Такое отношение к чужеземцам вытекало из оснований, одинаковых для Рима и других архаичных обществ, в этом понимании оно не разнилось с современными раннегосударственными образованиями. Иная и во многом антагонистическая традиция, не менее настойчиво и длительное время жившая среди «одетого тогами племени», была типична лишь и собственно для Рима. О ней случалось упоминать в касательстве с характеристикой коллегии квинде-цимвиров. Римский город-государство, образовавшийся из объединения находившихся в Лации пёстрых этнических групп, из продолжительного и стабильного взаимодействия с соседними этрусками, с самого основания впитал в себя массу внешних и всевозможных социально-политических, идейных, культурных элементов. Его обитатели привыкли смотреть на окружающие народы не как на противников, но и как на партнёров, не как на представителей чужих традиций и характеров, но и как на причину обогащения собственного уклада жизни. «Основатель нашего государства Ромул отличался столь выдающейся мудростью, что видел во многих народностях... сначала врагов, потом граждан» [82].

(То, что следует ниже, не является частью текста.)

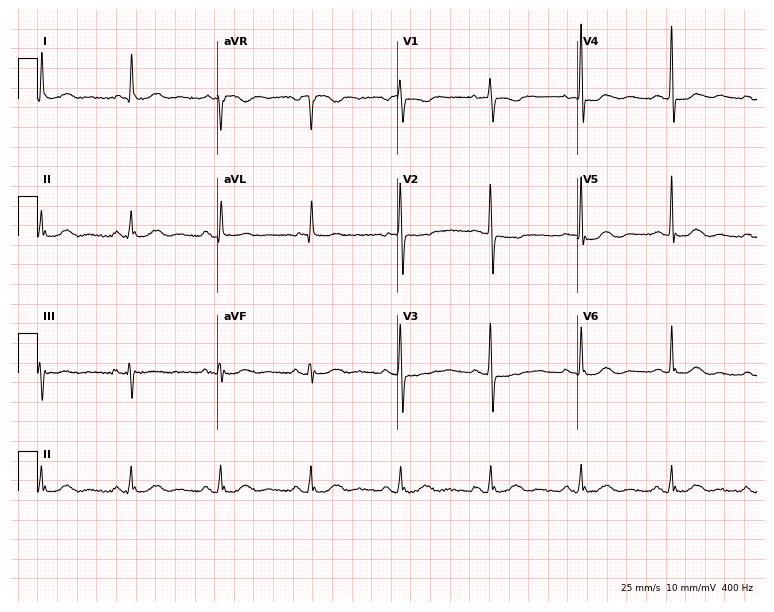
12-lead ECG (7.3-second recording at 400 Hz) from an 85-year-old female patient. Screened for six findings — first-degree AV block, right bundle branch block, left bundle branch block, sinus bradycardia, atrial fibrillation, sinus tachycardia — none is recorded. Findings outside these six are not listed.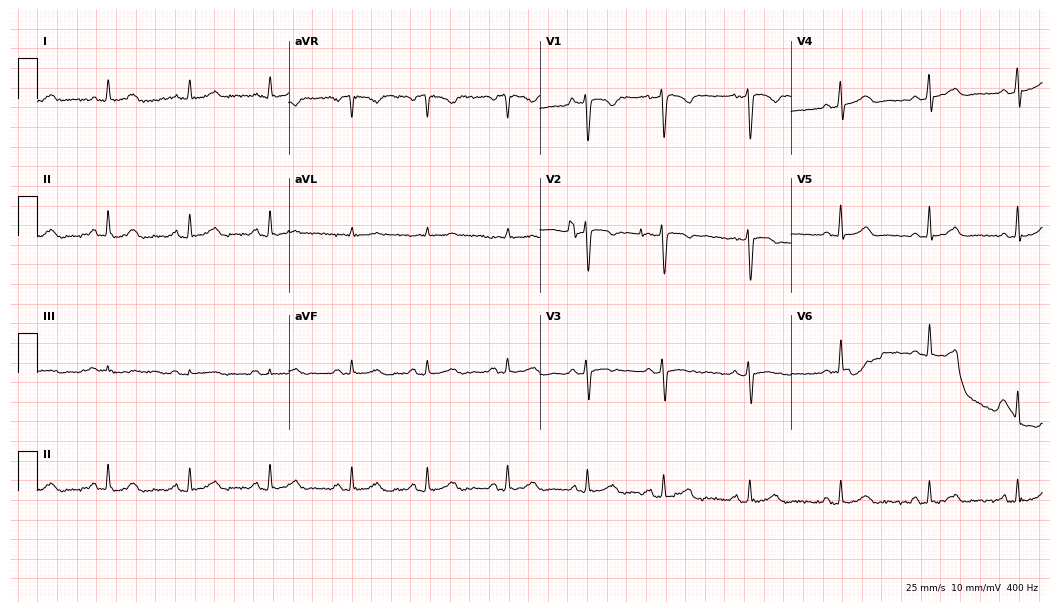
12-lead ECG (10.2-second recording at 400 Hz) from a 26-year-old female patient. Screened for six findings — first-degree AV block, right bundle branch block, left bundle branch block, sinus bradycardia, atrial fibrillation, sinus tachycardia — none is recorded.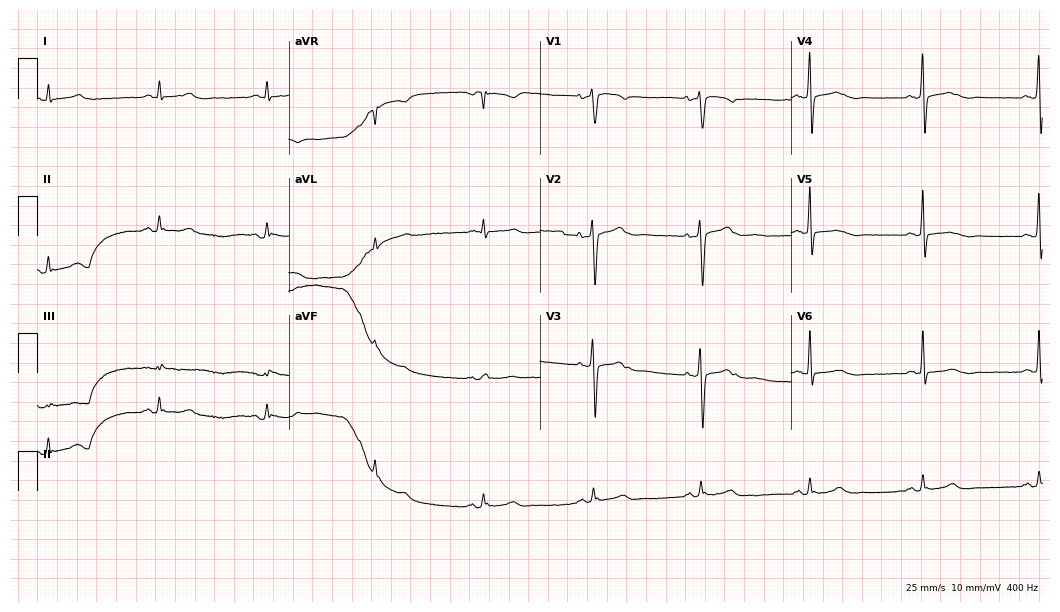
Standard 12-lead ECG recorded from a woman, 50 years old (10.2-second recording at 400 Hz). None of these six findings is recorded: first-degree AV block, right bundle branch block (RBBB), left bundle branch block (LBBB), sinus bradycardia, atrial fibrillation (AF), sinus tachycardia.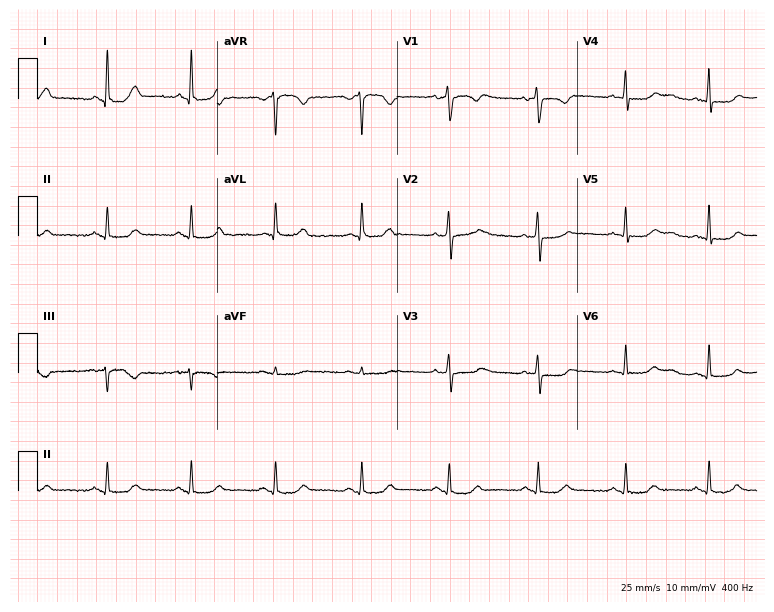
Standard 12-lead ECG recorded from a woman, 46 years old (7.3-second recording at 400 Hz). None of these six findings is recorded: first-degree AV block, right bundle branch block (RBBB), left bundle branch block (LBBB), sinus bradycardia, atrial fibrillation (AF), sinus tachycardia.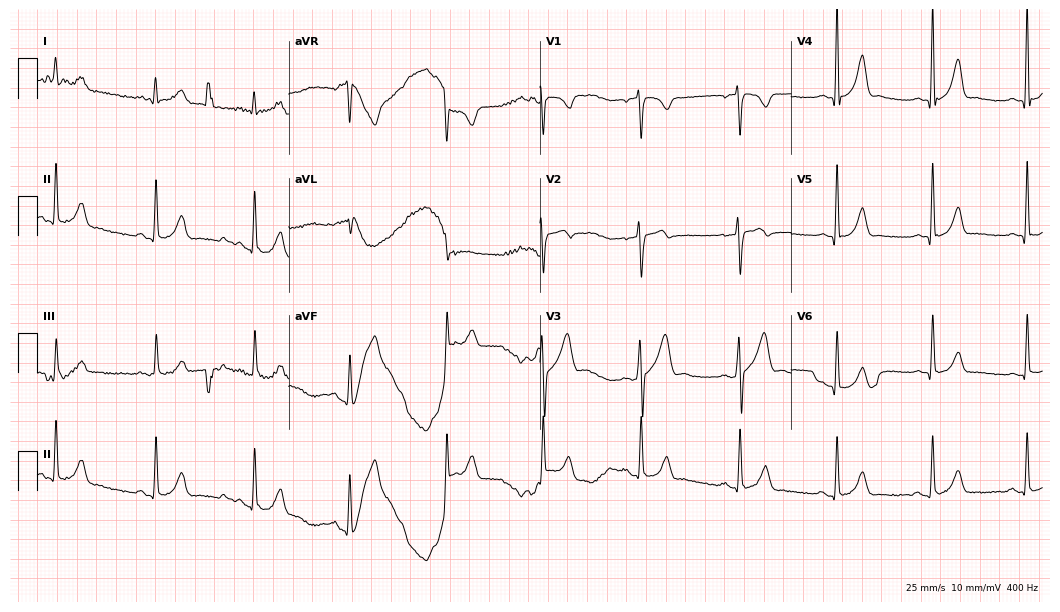
12-lead ECG from a man, 38 years old. Screened for six findings — first-degree AV block, right bundle branch block, left bundle branch block, sinus bradycardia, atrial fibrillation, sinus tachycardia — none is recorded.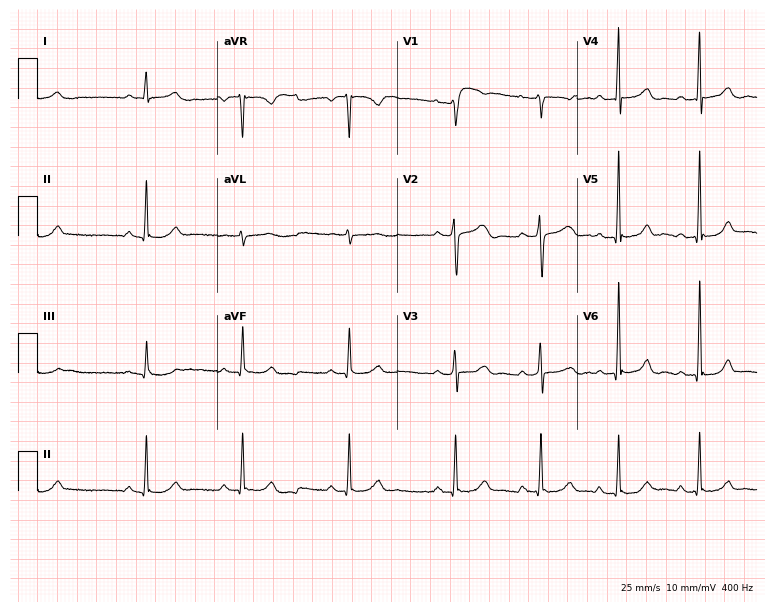
Electrocardiogram, a 25-year-old woman. Overall reading on record: normal ECG.

Эта противоречивость, нашедшая отражение в мифах об образовании города, о владычестве в Риме этрусских царей, вначале о противостоянии, а потом об объединении патрициев и плебеев, надёжно завладела народными представлениями. Римское отношение к иным народам за всю историю гражданской общины исполнялось в согласованности и противостоянии этих основ – искренности и скрытности, характерного римского «космополитизма» и не менее оригинального антично-полисного «шовинизма».

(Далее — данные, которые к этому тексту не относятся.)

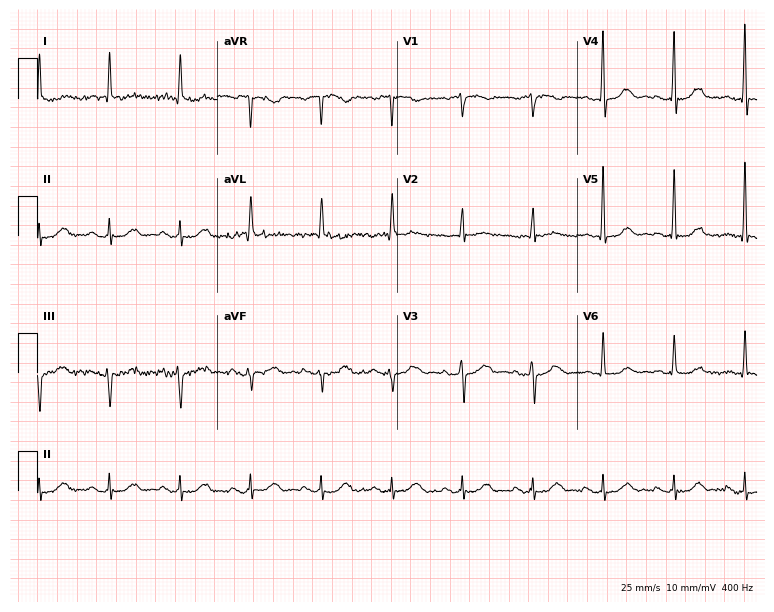
Resting 12-lead electrocardiogram. Patient: an 82-year-old woman. None of these six findings is recorded: first-degree AV block, right bundle branch block, left bundle branch block, sinus bradycardia, atrial fibrillation, sinus tachycardia. Findings outside these six are not listed.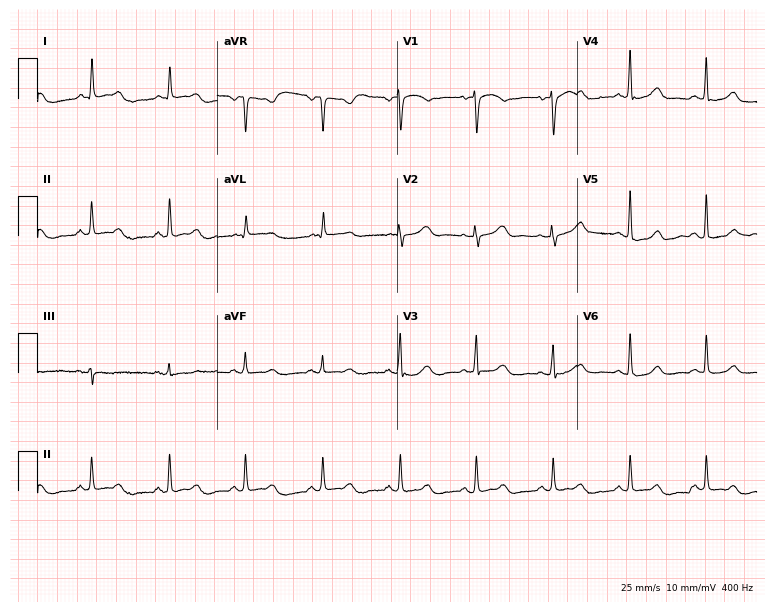
Resting 12-lead electrocardiogram. Patient: a 68-year-old female. Read as a normal ECG.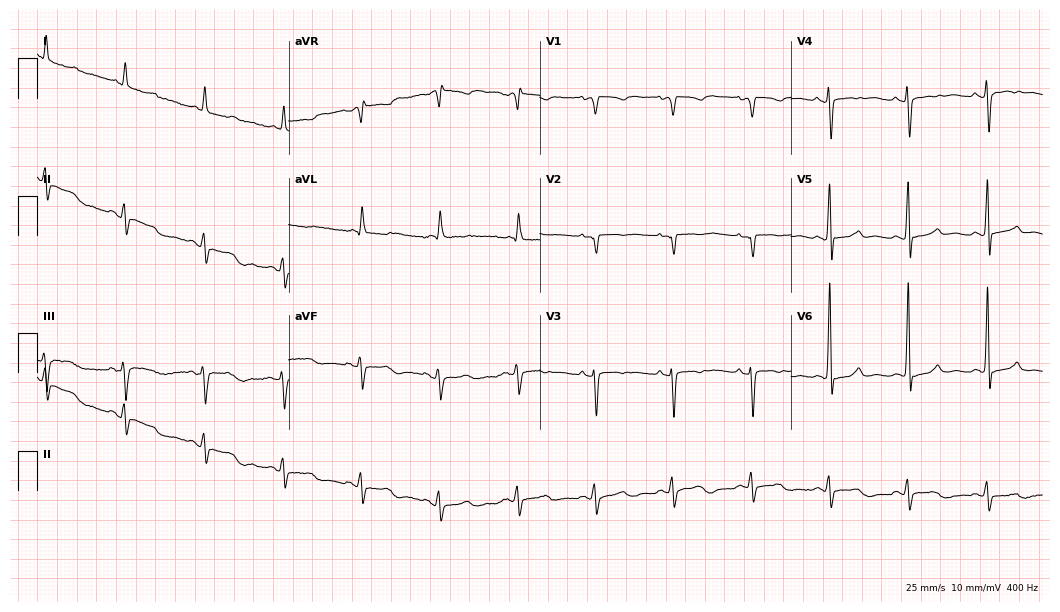
Resting 12-lead electrocardiogram (10.2-second recording at 400 Hz). Patient: a female, 70 years old. None of these six findings is recorded: first-degree AV block, right bundle branch block (RBBB), left bundle branch block (LBBB), sinus bradycardia, atrial fibrillation (AF), sinus tachycardia.

В период Ранней империи с присущим ей общественным и внутренним строем, сочетавшим многие традиции республики с дореспубликанскими и внеримскими конфигурациями жизни, оба эти коренные направления в отношении к другим народам существовали в своей неоднозначности и отобразились в творчестве Тацита. Ему стали понятны основные принципы народов периферий и завоёвываемых земель в противостоянии римлянам, он изобразил естественность и справедливость этой борьбы. Но часто в его творчестве раскрывается и другое отношение к этим людям – кровожадное, хищно-шовинистическое, несообразно аристократическое. Оно обнаруживается в повествованиях о расправе с галльскими предводителями Марикком и Валентином, с племенем гельветов, в изображении поступков Светония Паулина в Британии и необычно красочно, когда заходит речь об уничтожении германских племен: «Пало свыше шестидесяти тысяч германцев, и не от римского оружия, но, что ещё отраднее, для услаждения наших глаз» [20].